Что послужило поводом для такого ответа, осталось неизвестным, но только Павел с неимоверной быстротой приступил к постройке на месте бывшего Летнего дворца, возведенного Анной Иоанновной, нового замка, названного Михайловским. 26 февраля 1797 года уже состоялась торжественная закладка замка. Строительство велось по несколько измененному проекту В.И. Баженова архитектором Бренном, бессовестно разворовывавшим отпускаемые государем средства.

Говорили также о предсказании знаменитого петербургского прорицателя Авеля. Этот Авель славился тем, что незадолго до кончины императрицы Екатерины II вполне определенно предсказал это событие и был посажен за это в Шлиссельбургскую крепость. Павел выпустил его и он, живя в Александро-Невской лавре, разразился новым пророчеством – на этот раз грозя смертью самому царю, не выполнившему желание небесных сил и построившему не церковь во имя Архангела Михаила, а замок, пусть даже и с церковью. Разумеется, после этого предсказания он вновь был заточен.

Впоследствии заметили еще одно мистическое совпадение: на фронтоне дворца была выбита надпись, придуманная самим государем: «Дому твоему подобает Святыня Господня в долготу дней», и количество букв в ней совпало с числом лет, прожитых Павлом.

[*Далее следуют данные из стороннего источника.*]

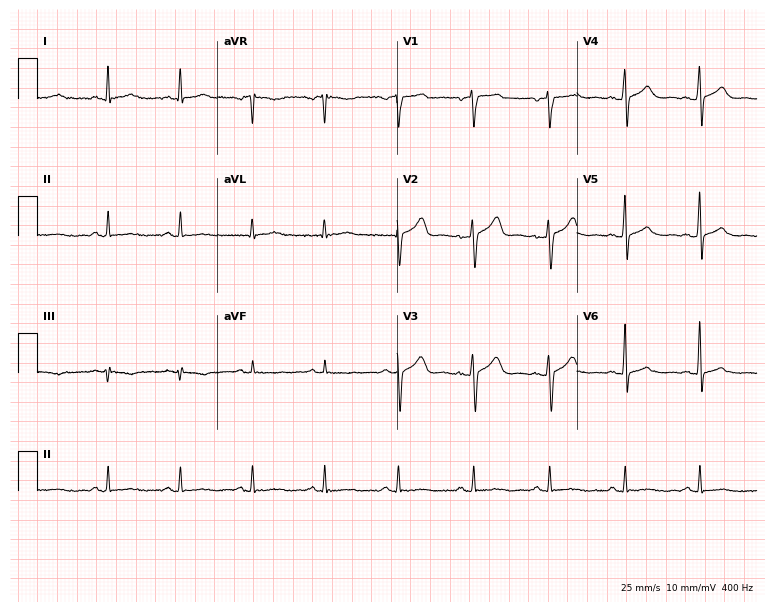
Resting 12-lead electrocardiogram (7.3-second recording at 400 Hz). Patient: a male, 47 years old. Read as a normal ECG.

Строительство было закончено за четыре года. Михайловский дворец, окруженный рвами и гранитными брустверами с орудиями, сообщавшийся с внешним миром посредством подъемных мостов, начиненный потайными лестницами и подземными ходами, действительно имел вид средневекового замка, да собственно и был призван выполнять ту же роль: служить царю надежным убежищем от всех случайностей царствования.

8 ноября 1800 года, в день святого архистратига Михаила, дворец был освящен и царь впервые обедал здесь вместе с семьей. Вечером состоялся бал-маскарад, во время которого любой желающий мог войти и осмотреть дворец. Однако пышно задуманное празднество не удалось: из-за сырости, источаемой каменными стенами, в залах и галереях стоял такой туман, что несмотря на тысячи жарко пылавших свечей, люди двигались в полутьме почти наощупь. Придворные врачи заявили, что жить в новом дворце невозможно, не подвергая здоровье серьезной опасности, но Павел, не слушая их, 1 февраля переехал и поселился в нем со всей семьей.